I can’t answer OpenCV/CUDA questions, but it may be useful to know that the CUDA code uses pinned memory which is not swapped out and may also be directly accessed via the memory controller or DMA. Data still needs to reach that memory, but there will be no PCIe bus needed. There is no transfer of data across physically separate memory devices. Someone else would need to answer for more detail.

Hi hd_ali,

Would you please provide more details of your use case?
That could help to provide the suggestion in the right direction.


Hi guys

For example, the following snippet is an example of how a filtering would be applied on an image, in a desktop system case. In this case my kernel, here “hostKernel”, has to be transferred to the CUDA memory and then used in “nppiFilterRow_32f_C1R”.
Now my question is: for an embedded system like TX1, do I need still to copy “hostKernel” to CUDA memory as it was the case for a desktop system? Can I directly use “hostKernel” in my “nppiFilterRow_32f_C1R”?
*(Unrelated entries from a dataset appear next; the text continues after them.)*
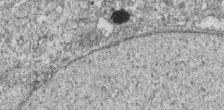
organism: Human
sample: HeLa cell HIV synapse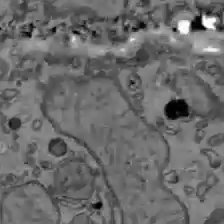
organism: C57BL Mouse
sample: Liver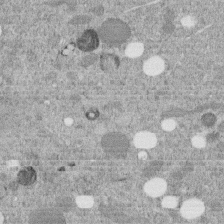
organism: C. elegans
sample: C. elegans embryo early stage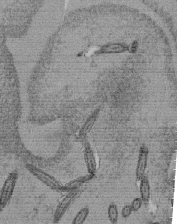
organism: Tetrahymena
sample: Cilia in tetrahymena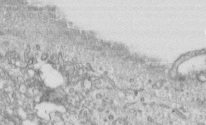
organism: Human
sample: Centriole in RPE cells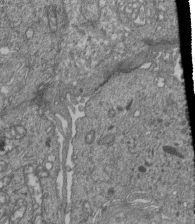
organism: Human
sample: Retinal organoid Rod and Cone cells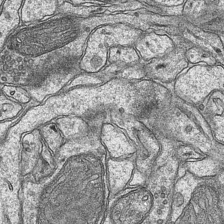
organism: Mouse
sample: CA1 Hippocampus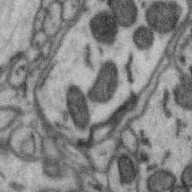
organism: Zebra finch
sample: Brain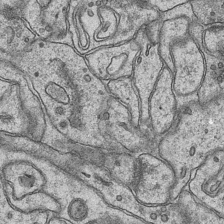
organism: Mouse
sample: CA1 Hippocampus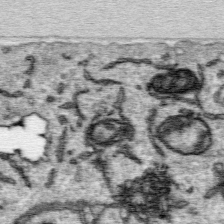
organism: Human
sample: HeLa cells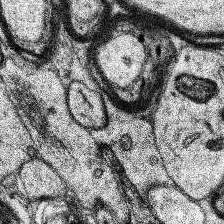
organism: Human
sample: Temporal Lobe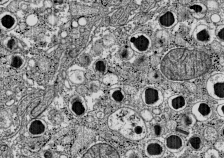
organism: C57BL Mouse
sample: Pancreatic islet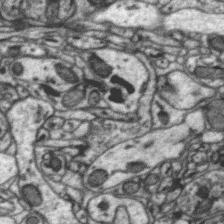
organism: Zebra finch
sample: Brain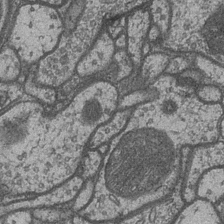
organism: Drosophila
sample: Optic medulla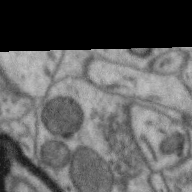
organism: Zebra finch
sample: Brain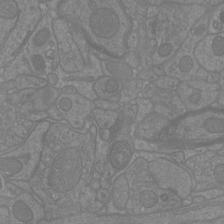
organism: Mouse
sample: Cortical neurons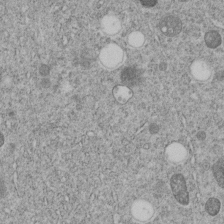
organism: C. elegans
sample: C. elegans embryo early stage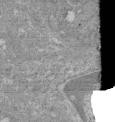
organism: Mouse
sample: Glomerulus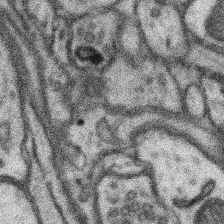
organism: Mouse
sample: Somatosensory cortex neuropil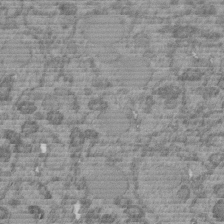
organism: C. elegans
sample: C. elegans embryo early stage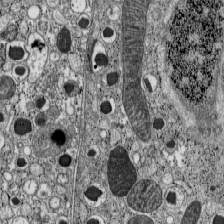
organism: C57BL Mouse
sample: Pancreatic islet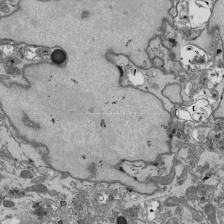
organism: Mouse
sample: ED-1 cell nuclei; centrioles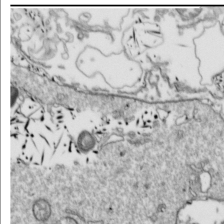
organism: Drosophila
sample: Cell division; meiosis; drosophila spermatocytes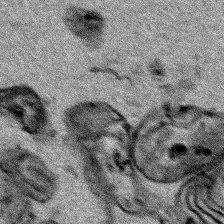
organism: Human
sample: Mitochondria in HCT116 cells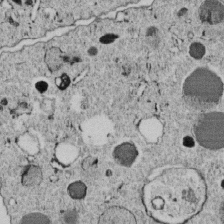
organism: C. elegans
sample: C. elegans embryo early stage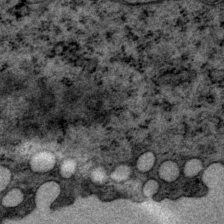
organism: P. pacificus
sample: Pharynx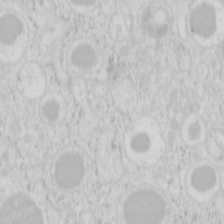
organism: Mouse
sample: Pancreas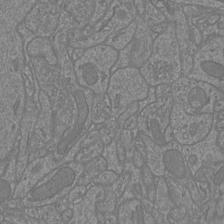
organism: Mouse
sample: Cortical neurons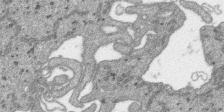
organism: Human
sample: Lung epithelial cells infected with SARS-CoV-2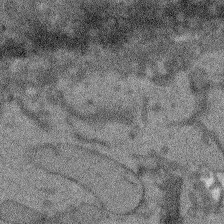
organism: Arabidopsis thaliana
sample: Root tip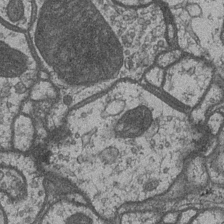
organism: Drosophila
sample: Optic medulla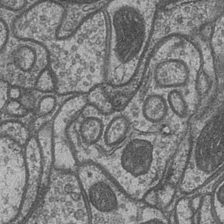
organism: Drosophila
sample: Optic medulla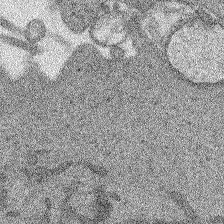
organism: Human
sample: HeLa cells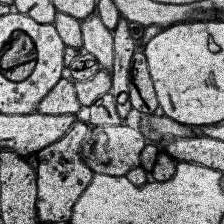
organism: Human
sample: Temporal Lobe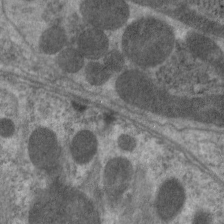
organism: C. elegans
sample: Pharynx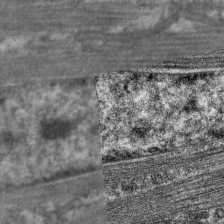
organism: C. elegans
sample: Pharynx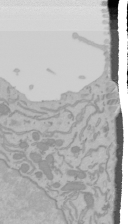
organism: Mouse
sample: Cancer cell death in ED-1 cells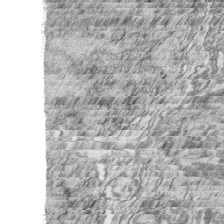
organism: Zebrafish
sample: synaptic ribbons in rod cells and cone cells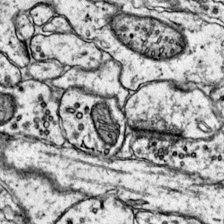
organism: Mouse
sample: Primary visual cortex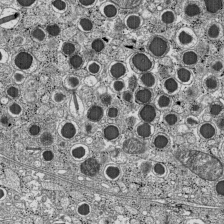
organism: C57BL Mouse
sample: Pancreatic islet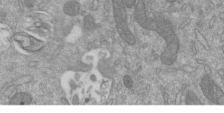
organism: Mouse
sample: ED-1 cell nuclei; centrioles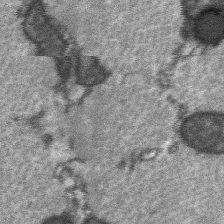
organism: C57BL Mouse
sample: Soleus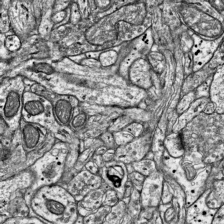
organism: Mouse
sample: Visual Cortex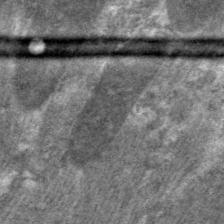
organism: C. elegans
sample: Pharynx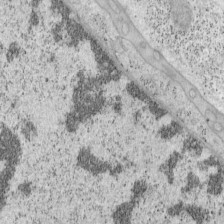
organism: Mouse
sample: OT-I killer T cells with ID8 ovarian cancer cells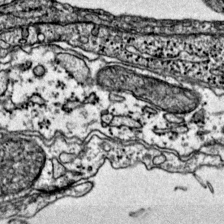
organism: Mouse
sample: Primary visual cortex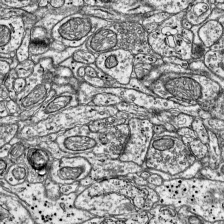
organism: Mouse
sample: Visual Cortex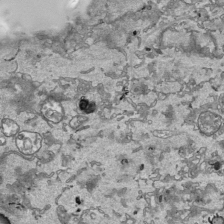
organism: Human
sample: Mitochondria in HCT116 cells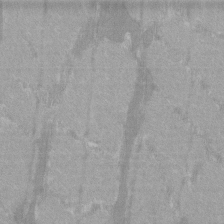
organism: C57BL Mouse
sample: Tibialis anterior muscle cell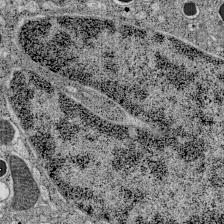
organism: C57BL Mouse
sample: Pancreatic islet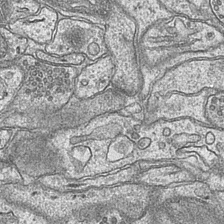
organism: Mouse
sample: CA1 Hippocampus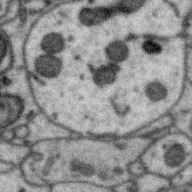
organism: Zebra finch
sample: Brain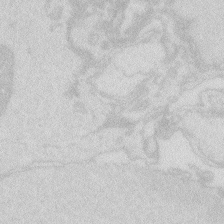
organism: Zebrafish
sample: Macrophage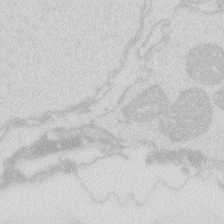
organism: Zebrafish
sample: Macrophage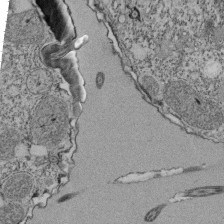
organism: Tetrahymena
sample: Cilia in tetrahymena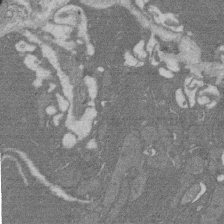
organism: Rat
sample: Salivary granule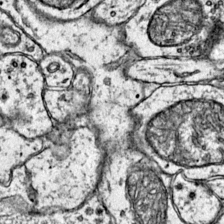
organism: Mouse
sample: Primary visual cortex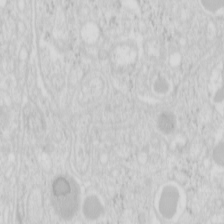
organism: Mouse
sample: Pancreas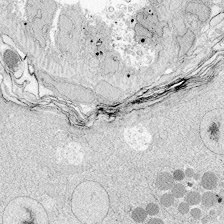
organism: Zebrafish
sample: Whole-Brain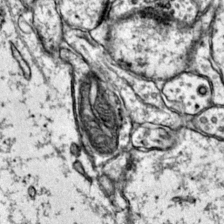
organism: Mouse
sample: Primary visual cortex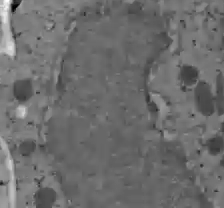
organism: C57BL Mouse
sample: Liver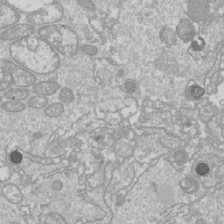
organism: Drosophila
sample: Cell division; meiosis; drosophila spermatocytes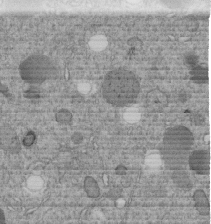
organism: C. elegans
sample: C. elegans embryo early stage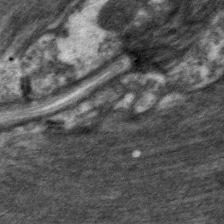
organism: C. elegans
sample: Pharynx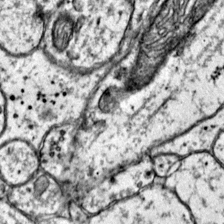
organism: Mouse
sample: Primary visual cortex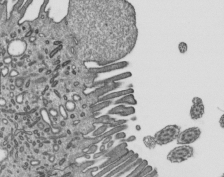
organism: Mouse
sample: Mouse epididymis efferent ductule cilia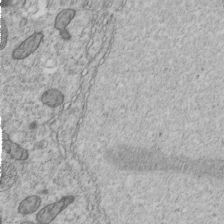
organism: C. elegans
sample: C. elegans embryo early stage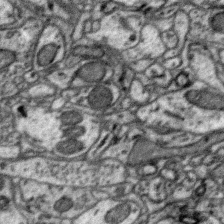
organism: Zebra finch
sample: Brain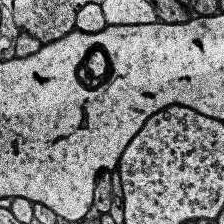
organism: Human
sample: Temporal Lobe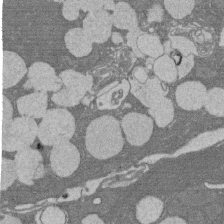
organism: Rat
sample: Salivary granule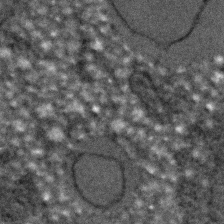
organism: C. elegans
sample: C. elegans embryo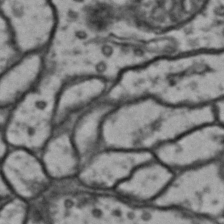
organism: Drosophila
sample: Brain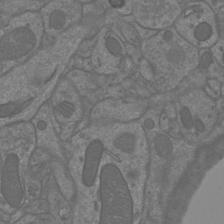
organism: Mouse
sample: Cortical neurons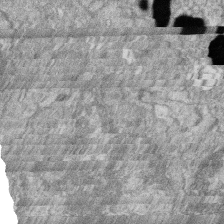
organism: Zebrafish
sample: Cilia; retinal pigment epithelium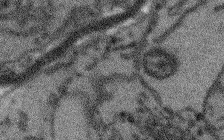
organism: Arabidopsis thaliana
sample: Root tip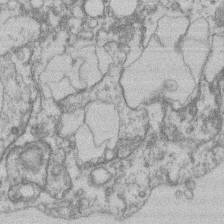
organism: Mouse
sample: T cell stromal cell synapse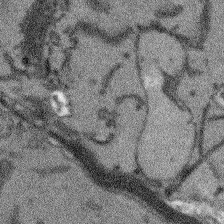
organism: Arabidopsis thaliana
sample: Root tip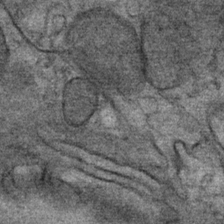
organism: Mouse
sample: Mouse Salivary gland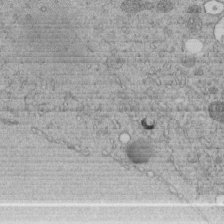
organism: C. elegans
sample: C. elegans embryo early stage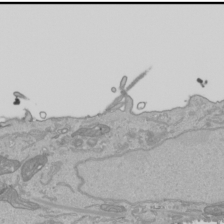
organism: Human
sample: Mitochondria in HCT116 cells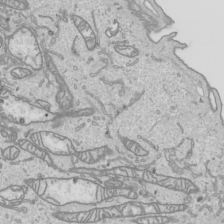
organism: Human
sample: Mitochondria in HCT116 cells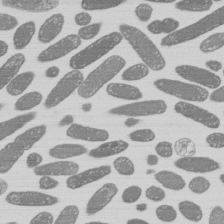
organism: E. coli
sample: Bacterial nucleoid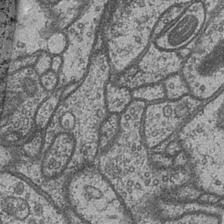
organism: Drosophila
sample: Optic medulla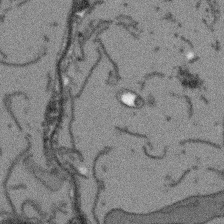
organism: Arabidopsis thaliana
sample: Root tip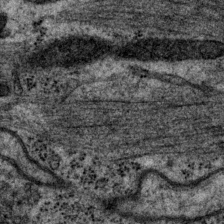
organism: P. pacificus
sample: Pharynx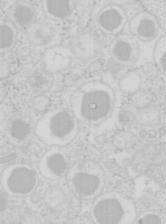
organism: Mouse
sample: Pancreas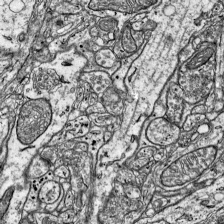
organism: Mouse
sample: Visual Cortex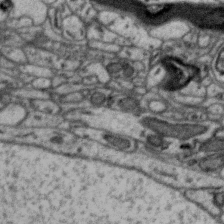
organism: Zebra finch
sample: Brain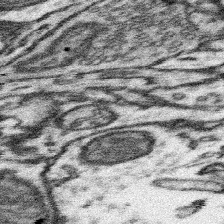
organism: Mouse
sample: Somatosensory cortex neuropil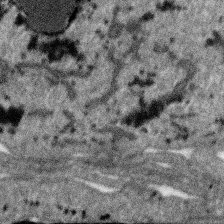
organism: Human
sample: Lung epithelial cells infected with SARS-CoV-2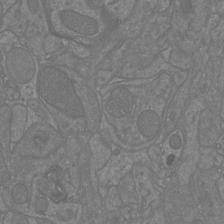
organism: Mouse
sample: Cortical neurons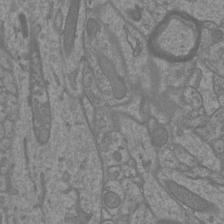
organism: Mouse
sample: Cortical neurons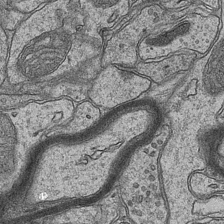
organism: Mouse
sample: CA1 Hippocampus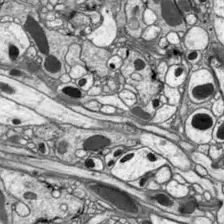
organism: Drosophila
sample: Optic lobe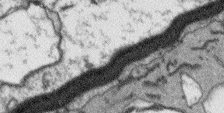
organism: Arabidopsis thaliana
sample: Root tip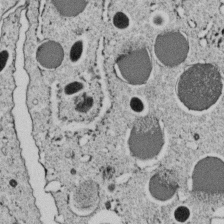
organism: C. elegans
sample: C. elegans embryo early stage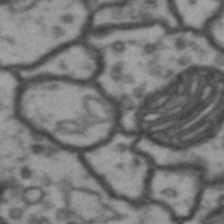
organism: Drosophila
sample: Brain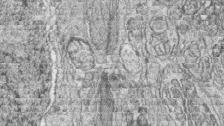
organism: Zebrafish
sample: synaptic ribbons in rod cells and cone cells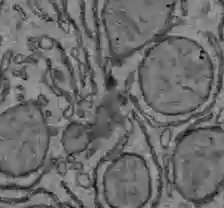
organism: C57BL Mouse
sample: Liver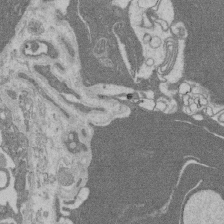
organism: Rat
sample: Salivary granule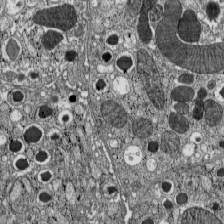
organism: C57BL Mouse
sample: Pancreatic islet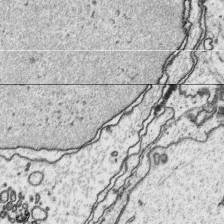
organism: Platynereis dumerilii
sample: Parapodia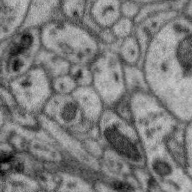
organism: Zebra finch
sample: Brain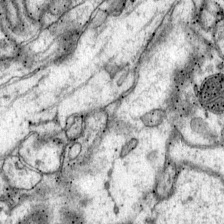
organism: Mouse
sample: Primary visual cortex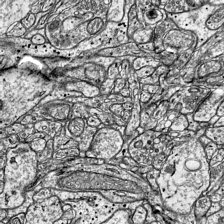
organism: Mouse
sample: Visual Cortex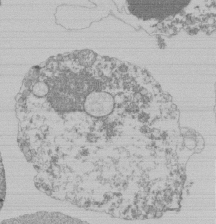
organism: Mouse
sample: Activated Pmel transgenic CD8+ T Cells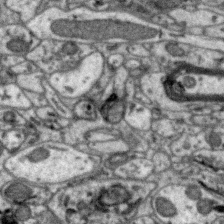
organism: Zebra finch
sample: Brain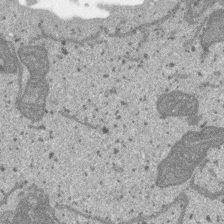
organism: Human
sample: Lung epithelial cells infected with SARS-CoV-2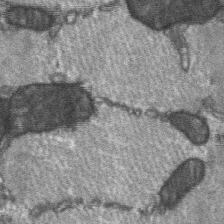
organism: C57BL Mouse
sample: Soleus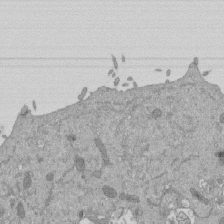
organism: Mouse
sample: ED-1 cell nuclei; centrioles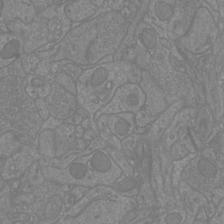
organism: Mouse
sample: Cortical neurons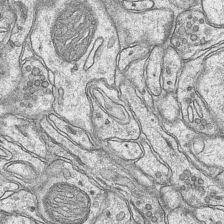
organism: Mouse
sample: CA1 Hippocampus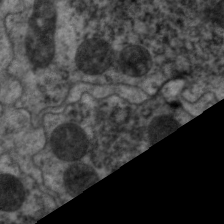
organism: C. elegans
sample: Pharynx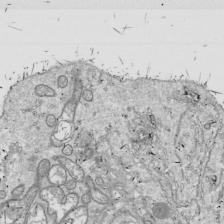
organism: Drosophila
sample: Cell division; meiosis; drosophila spermatocytes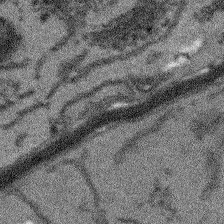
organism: Arabidopsis thaliana
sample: Root tip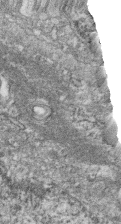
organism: Zebrafish
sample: Cilia; retinal pigment epithelium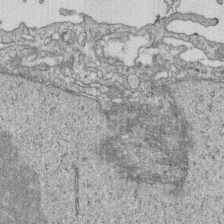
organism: Human
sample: HeLa cell HIV synapse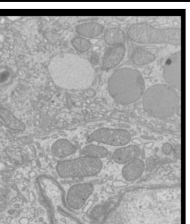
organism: Mouse
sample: Cilia; mouse epididymis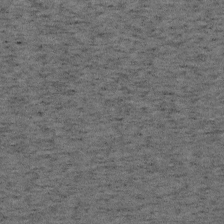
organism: Mouse
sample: OT-I killer T cells with ID8 ovarian cancer cells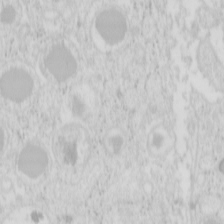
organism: Mouse
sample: Pancreas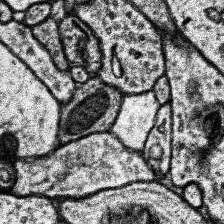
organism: Human
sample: Temporal Lobe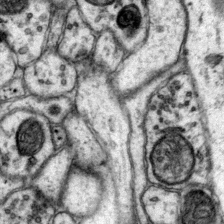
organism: Mouse
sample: Primary visual cortex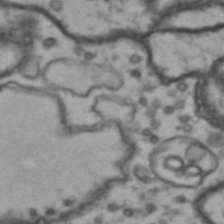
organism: Drosophila
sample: Brain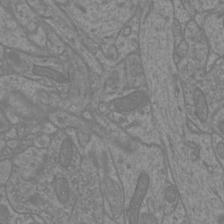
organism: Mouse
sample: Cortical neurons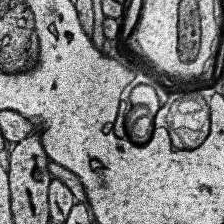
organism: Human
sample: Temporal Lobe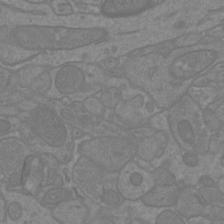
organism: Mouse
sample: Cortical neurons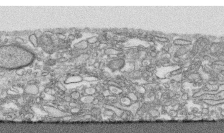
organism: Human
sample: CRL-1474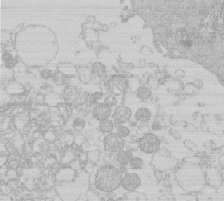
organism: Human
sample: Macrophage cells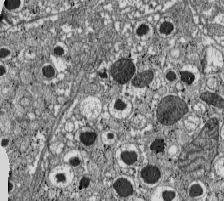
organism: C57BL Mouse
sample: Pancreatic islet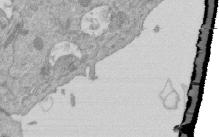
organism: Mouse
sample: ED-1 cell nuclei; centrioles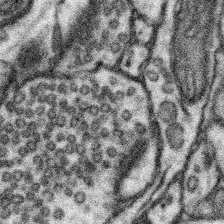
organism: Mouse
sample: Somatosensory cortex neuropil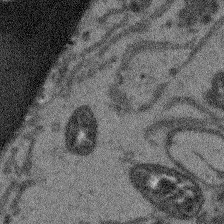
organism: Arabidopsis thaliana
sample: Root tip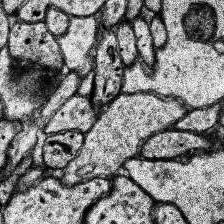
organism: Human
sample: Temporal Lobe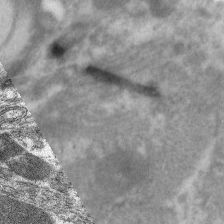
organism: C. elegans
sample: Pharynx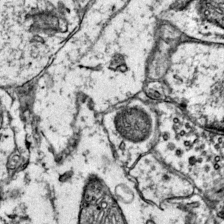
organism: Mouse
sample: Primary visual cortex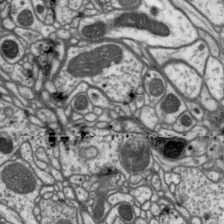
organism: Drosophila
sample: Protocerebral bridge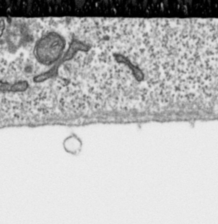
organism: Toxoplasma gondii
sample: Parasites in a vacuole inside a host cell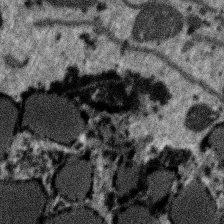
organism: Human
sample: Lung epithelial cells infected with SARS-CoV-2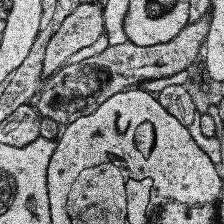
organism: Human
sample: Temporal Lobe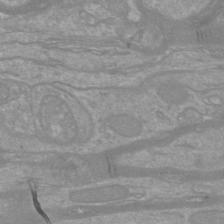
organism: Mouse
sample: Cortical neurons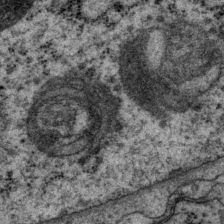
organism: P. pacificus
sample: Pharynx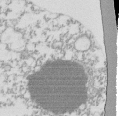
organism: Mouse
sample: Activated Pmel transgenic CD8+ T Cells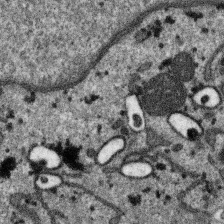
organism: Human
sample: Lung epithelial cells infected with SARS-CoV-2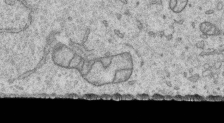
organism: Human
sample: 1205lu cells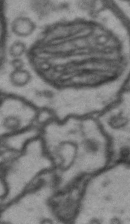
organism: Drosophila
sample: Brain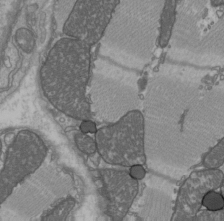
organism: C57BL Mouse
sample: Heart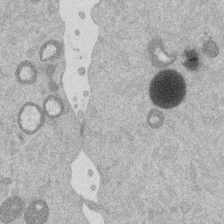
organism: Mouse
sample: Dividing mouse embryo 1 cell stage

Npp32f hostKernel[3] = {1 ,1, 1} ;
Npp32s kernelSize = 3 ;
Npp32s kernelAnchor= 1 ;

Npp32f* deviceKernel;
NPP_CHECK_CUDA(cudaMalloc((void**)&deviceKernel, kernelSize * sizeof(Npp32f)));
NPP_CHECK_CUDA(cudaMemcpy(deviceKernel, &hostKernel, kernelSize * sizeof(Npp32f), cudaMemcpyHostToDevice));

int pixelSize = 4 ;
NppiSize ROI2 = {380,620} ;
int xROI = 4 ;
int yROI = 4 ;

Npp32f* pSrcOffset = oDeviceSrc->data() + yROI * oDeviceSrc->pitch() + xROI * pixelSize ;

nppiFilterRow_32f_C1R (pSrcOffset, oDeviceSrc->pitch(),
oDeviceDst->data(), oDeviceDst->pitch(),
ROI2, deviceKernel, kernelSize, kernelAnchor)) ;

Sorry “linuxdev”. I just saw your reply. Thank you very much. I made a new reply as well at below.

Hi hd_ali,

We have CUDA 7.0 Toolkit support on TX1, it should be no problem to run the same design concept CUDA program on both TX1 and your desktop system.

Have you met any specific issue while running your code?

For specific CUDA programming issue, you could post to CUDA Programming and Performance to get more assistance:


Hi kaycc,

Thank you very much for your reply and the performance discussion link.